We also examined the data for some genes that were not detected in the screen for X loci escaping inactivation, but for which previous data supported their inactivation status as either escapees, or as normally inactivated. Unfortunately, two well-established escapee loci, MIC2 (cell surface antigen MIC2) and RPS4X (ribosomal protein S4) were not represented on the microarray. PCTAIRE-1, cdc2-related protein kinase (PCTK1) and ubiquitin-activating enzyme (UBE1) were represented and have previously been reported as escaping inactivation5, 6 although for the latter there have been conflicting reports concerning its inactivation status.4, 44 Our data indicate that UBE1 is expressed at significant levels in lymphocytes and that there appears to be an excess of female transcripts (see Table 3), which may reflect partial escape from inactivation. PCTK1 also shows a slight excess of female transcripts; however, as for UBE1, the standard deviation intervals overlap and the interpretation concerning their inactivation status remains tentative. In contrast, pyruvate dehydrogensae subunit A1, PDHA1, and the Duchenne muscular dystrophy locus, DMD, are known to be regularly inactivated and the ratios we observed for both were consistent with a normal inactivation pattern.

Table 3 Expression level data for recognised X-linked genes believed to escape inactivation, but which were not detected by microarray analysis

Several loci detected in the screen had female: male ratios of >2; however, these all had low absolute detection levels viz ZFX, SYP, SOX3 and CLCN4 (with values c. <10) and the data for these should be regarded as preliminary, even though the reproducibility of their expression levels in the two sexes was robust. Clearly, the number of loci for which we have provisional information for their escape from inactivation based on the microarray approach is considerably below the 10–20% figure predicted from some other studies.5, 6 Among the factors contributing to this discrepancy are that the reliability of any method depends both on absolute expression levels and the extent to which escape from inactivation occurs. Many loci represented on the microarrays are expressed only at low levels in lymphocytes and their inactivation profiles may not be representative of other tissues. In addition, there may be differences in patterns of inactivation between lymphocytes and cell lines and somatic cell hybrids; the latter, in particular, may not reflect the situation in vivo.

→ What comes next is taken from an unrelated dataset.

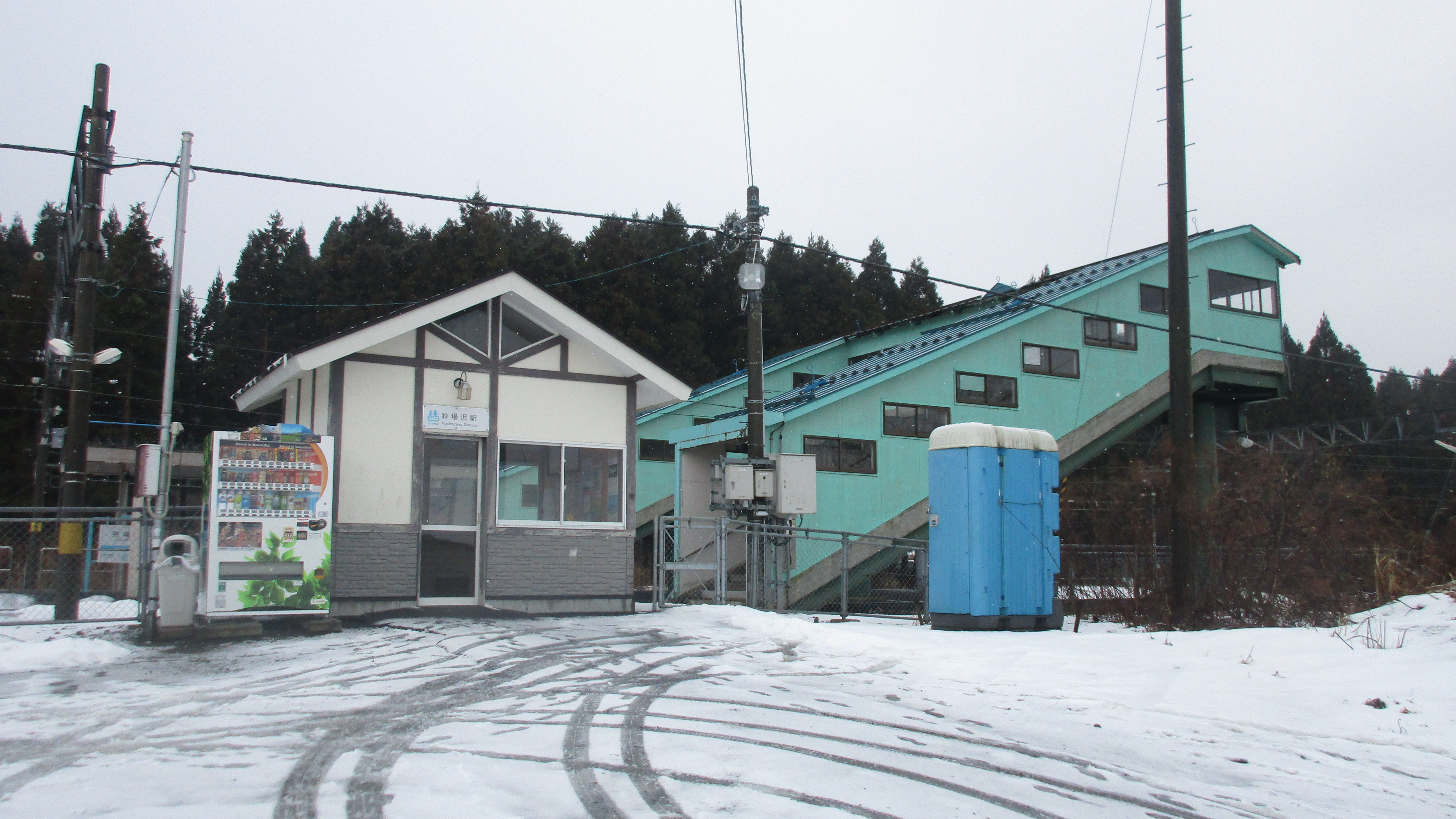 青い森鉄道狩場沢駅待合室
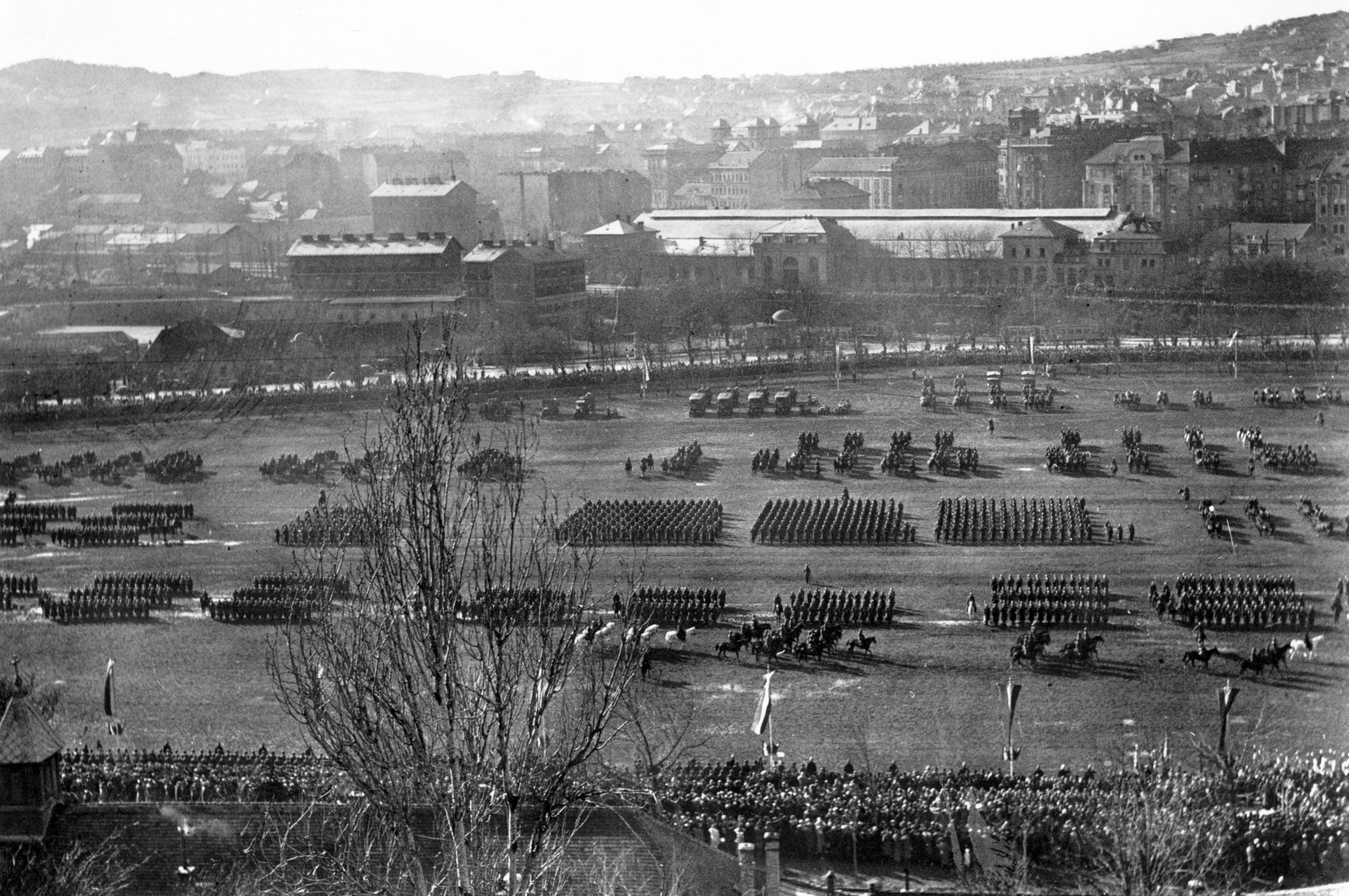 Vérmező, díszszemle a budai Várból nézve, háttérben középen a Déli pályaudvar. Horthy Miklós 15 éves kormányzói jubileuma alkalmából tartott ünnepség. Location: Hungary, Budapest I. Tags: parade, military, rider, Budapest Title: Vérmező, díszszemle a budai Várból nézve, háttérben középen a Déli pályaudvar. Horthy Miklós 15 éves kormányzói jubileuma alkalmából tartott ünnepség.

Naturally, there are also sex differences in expression for non-X-linked genes. Four probesets gave female to male signal ratios of <0.1: 206700_s_at, 205000_at, 201909_at, and 204409_s_at. These have uncorrected t-test P-values ranging from 0.0002 to 0.02 and they are all unique Y chromosome transcripts. At the other extreme, one probe set presents with a ratio of >10 and corresponds to the HLA class II DRB4 gene with a common null allele, for which all but two of the female subjects are homozygous. These data indicate the general robustness of the approach. Overall, employing the rudimentary criterion of an uncorrected t-test P-value of 0.1, X chromosome transcripts show a 3.2-fold excess for female to male high expression, compared with a 2.4 excess for the genome as a whole.

Overall, therefore, we believe that the approach described here will have an important role in the investigation of inactivation patterns in a variety of tissues including the brain and may lead to insights into possible sex differences in behaviour that may result from such dosage differentials.